Several unresolved questions regarding the pathogenesis and treatment of hyperosmolar hyperglycemic state in adults and children need to be addressed in prospective clinical trials. The frequency and pathogenesis of cerebral edema in adults and children with hyperosmolar hyperglycemic state needs to be determined in well-designed prospective studies. Similarly, prospective studies are needed to settle the long-term controversy regarding the use of anticoagulant therapy in patients with hyperglycemic crises. Several case reports have indicated an increased risk of thrombosis, which is greater in hyperosmolar hyperglycemic state than in ketoacidosis ¹⁷⁾. Severe dehydration and hypertonicity may result in osmotic disruption of endothelial cells, leading to a release of tissue thromboplastins and elevated vasopressin caused by the fluid status, which may contribute to enhanced coagulation ¹⁸⁾. However, uncomplicated diabetes has never been shown to be an independent risk factor for venous thromboembolism ¹⁹⁾. In a retrospective review of 426,831 cases of venous thromboembolism, the overall incidence among patients with hyperosmolarity was 1.7%, which is only modestly lower than the incidence in patients undergoing orthopedic surgery ²⁰⁾. The risk benefit of anticoagulation therapy in patients with hyperosmolar hyperglycemic state and DKA has not been evaluated prospectively.

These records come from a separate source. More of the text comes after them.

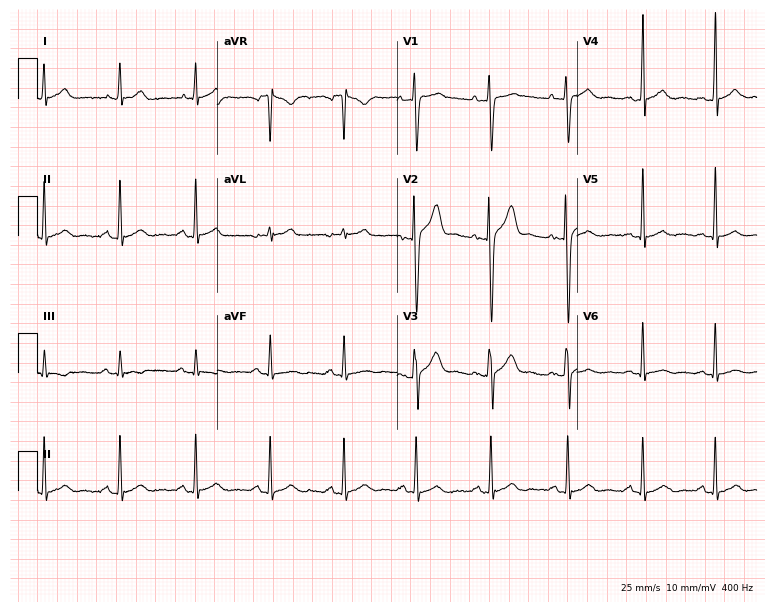
12-lead ECG from a male patient, 41 years old. Screened for six findings — first-degree AV block, right bundle branch block, left bundle branch block, sinus bradycardia, atrial fibrillation, sinus tachycardia — none is recorded. Other findings, if any, are not listed.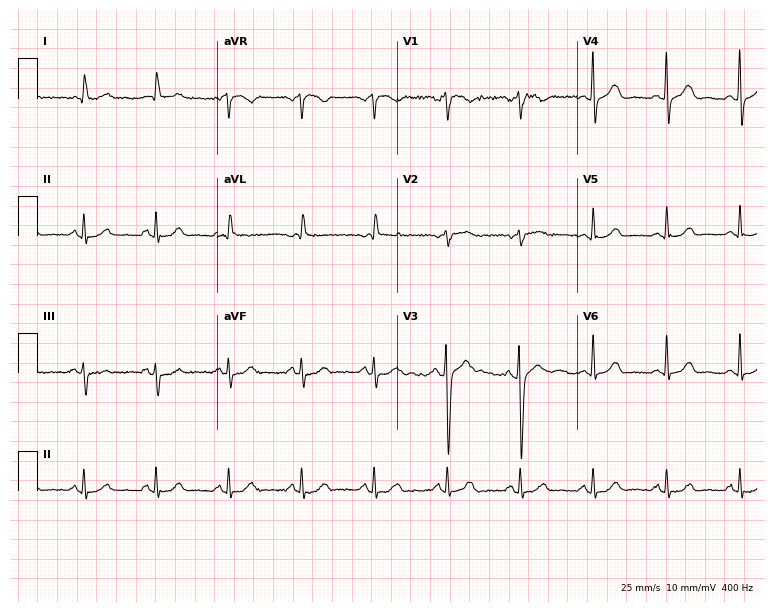
12-lead ECG from a woman, 82 years old. Labelled as a normal ECG.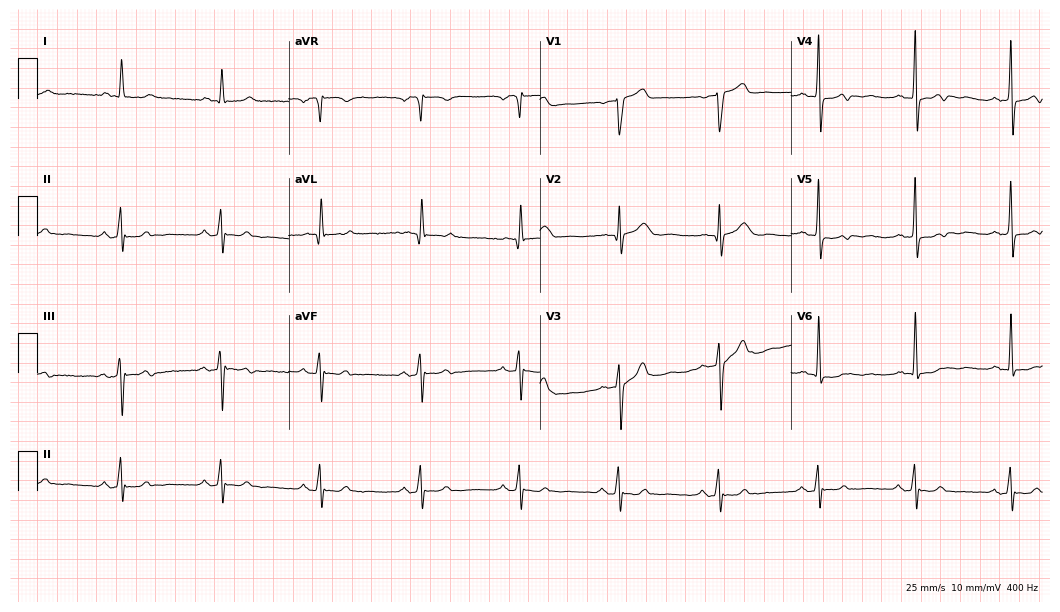
12-lead ECG from a male, 61 years old. Screened for six findings — first-degree AV block, right bundle branch block, left bundle branch block, sinus bradycardia, atrial fibrillation, sinus tachycardia — none is recorded. Only these six findings were labelled.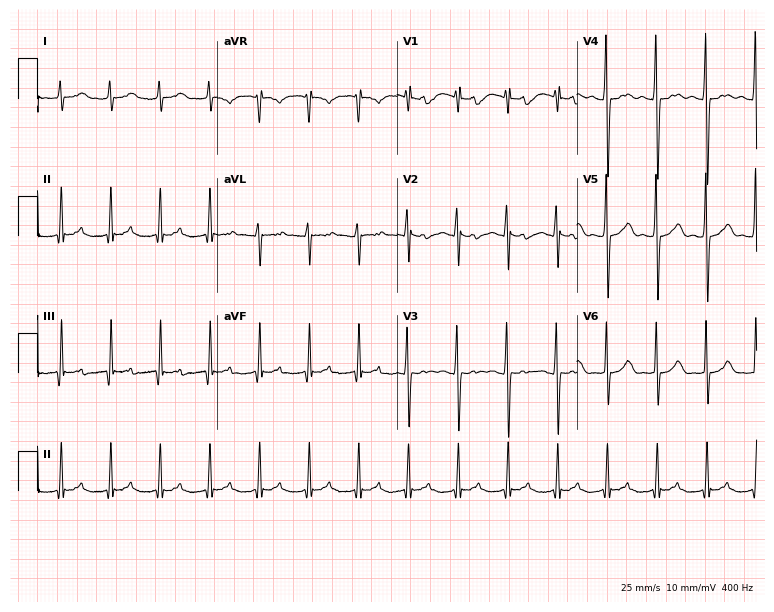
ECG — a female, 35 years old. Screened for six findings — first-degree AV block, right bundle branch block (RBBB), left bundle branch block (LBBB), sinus bradycardia, atrial fibrillation (AF), sinus tachycardia — none is recorded. Findings outside these six are not listed.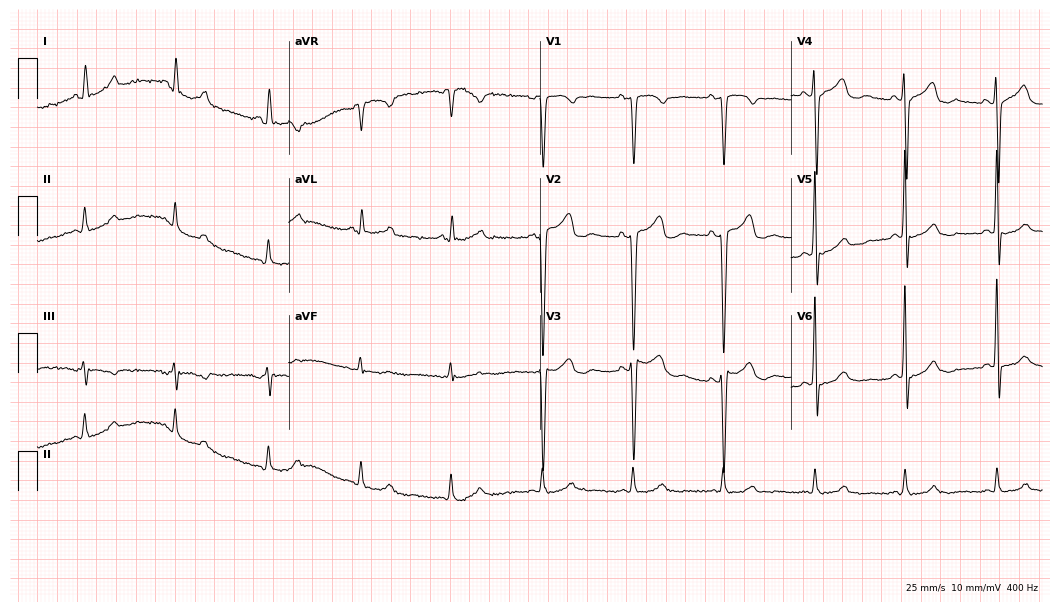
12-lead ECG from a man, 49 years old (10.2-second recording at 400 Hz). No first-degree AV block, right bundle branch block (RBBB), left bundle branch block (LBBB), sinus bradycardia, atrial fibrillation (AF) or sinus tachycardia recorded for this tracing.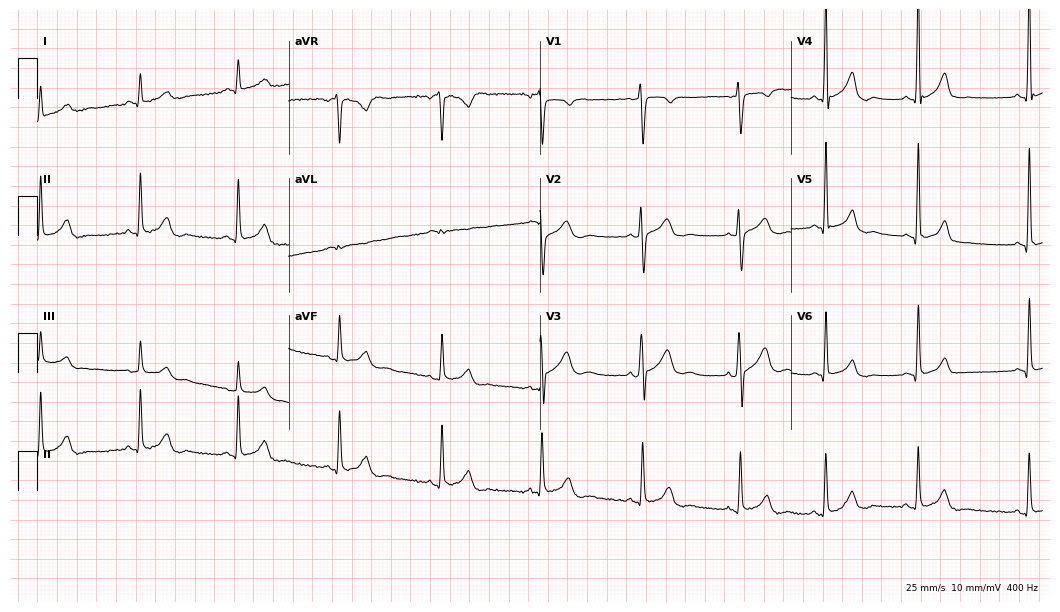
12-lead ECG from a man, 24 years old. Labelled as a normal ECG.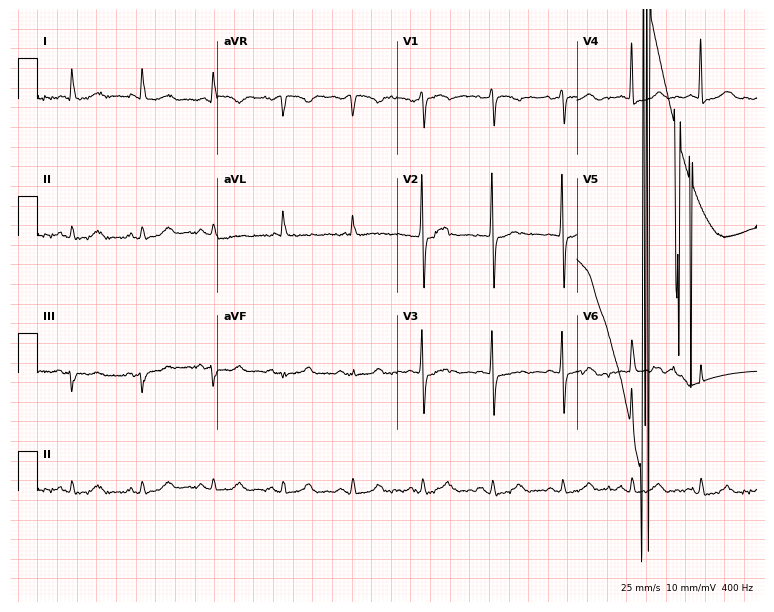
Electrocardiogram, a woman, 85 years old. Overall reading on record: normal ECG.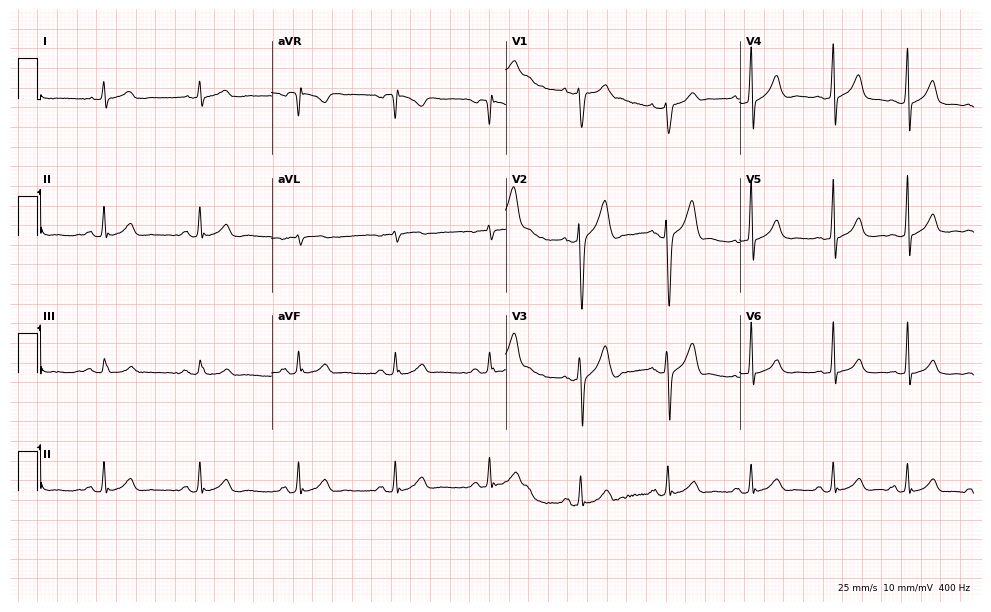
Electrocardiogram, a male, 32 years old. Overall reading on record: normal ECG.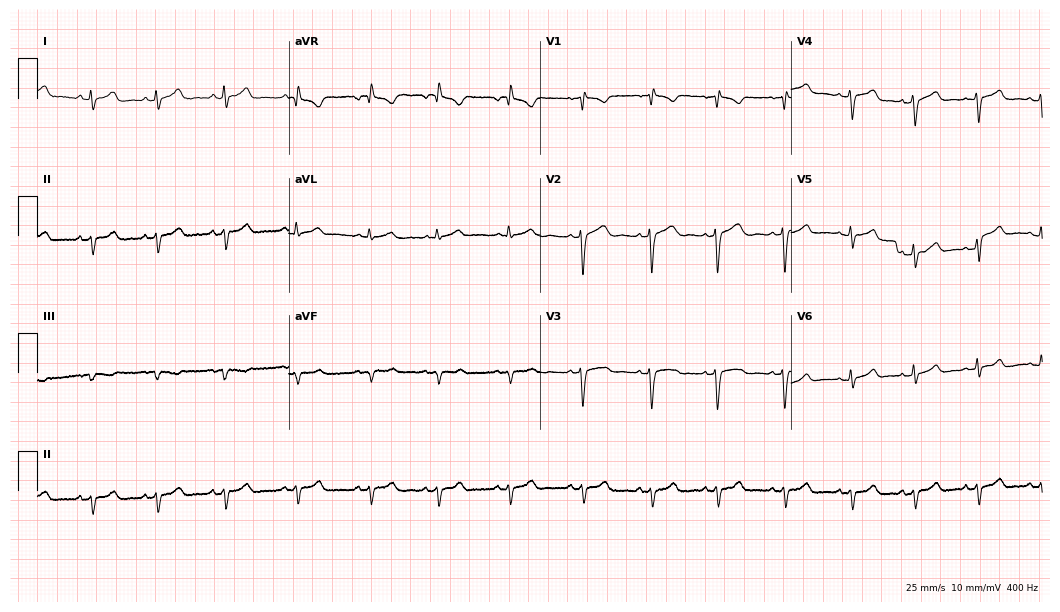
ECG — a female patient, 20 years old. Labelled as a normal ECG.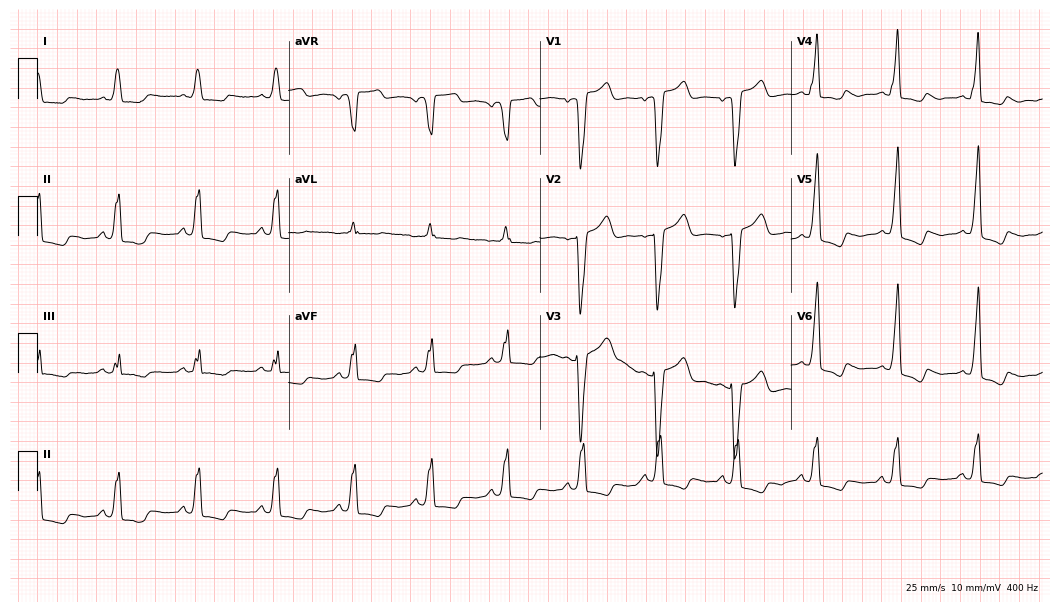
12-lead ECG from a male patient, 75 years old. Findings include left bundle branch block.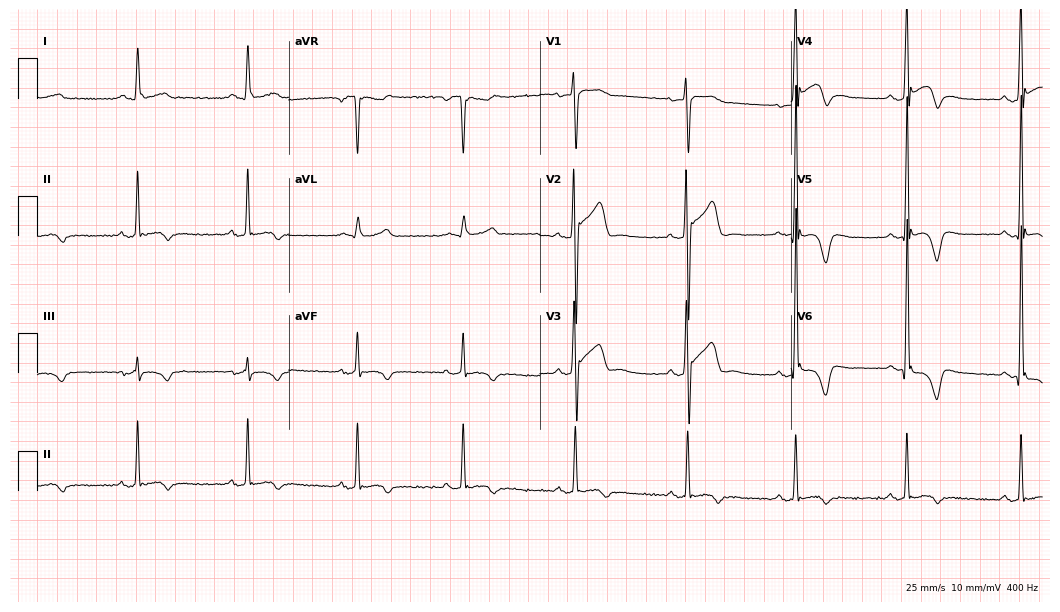
Standard 12-lead ECG recorded from a 30-year-old man (10.2-second recording at 400 Hz). None of these six findings is recorded: first-degree AV block, right bundle branch block, left bundle branch block, sinus bradycardia, atrial fibrillation, sinus tachycardia. Other findings, if any, are not listed.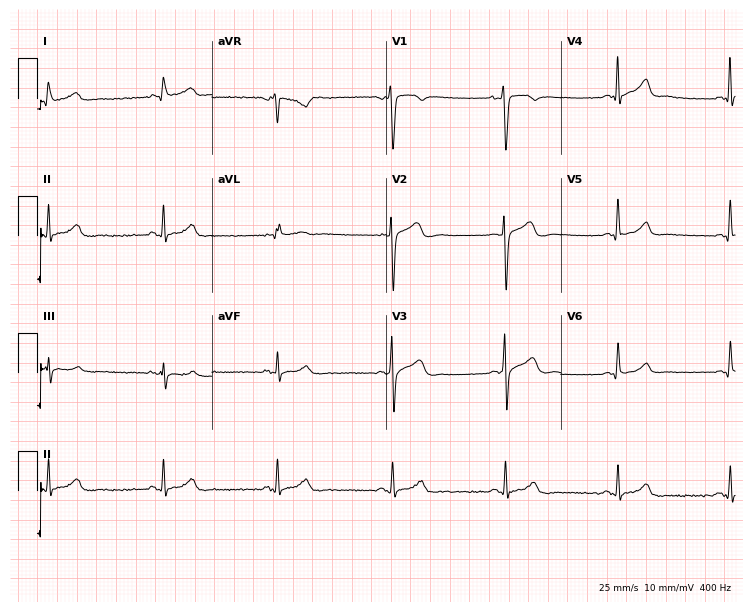
12-lead ECG from a 29-year-old male patient. Labelled as a normal ECG.

The most recent American Diabetes Association Position Statement on the management of hyperglycemic crises in adult patients proposed a single treatment algorithm for the management of DKA and hyperosmolar hyperglycemic state. Low-dose insulin infusion protocols for treating DKA appear to be effective, but the mortality rate is about 10 times higher in hyperosmolar hyperglycemic state patients than in DKA patients ²¹⁾. Thus, prospective studies are needed to determine effective and safe insulin and hydration strategies, as well as to determine glucose targets during intravenous insulin infusion and during the transition to subcutaneous insulin therapy in patients with hyperosmolar hyperglycemic state.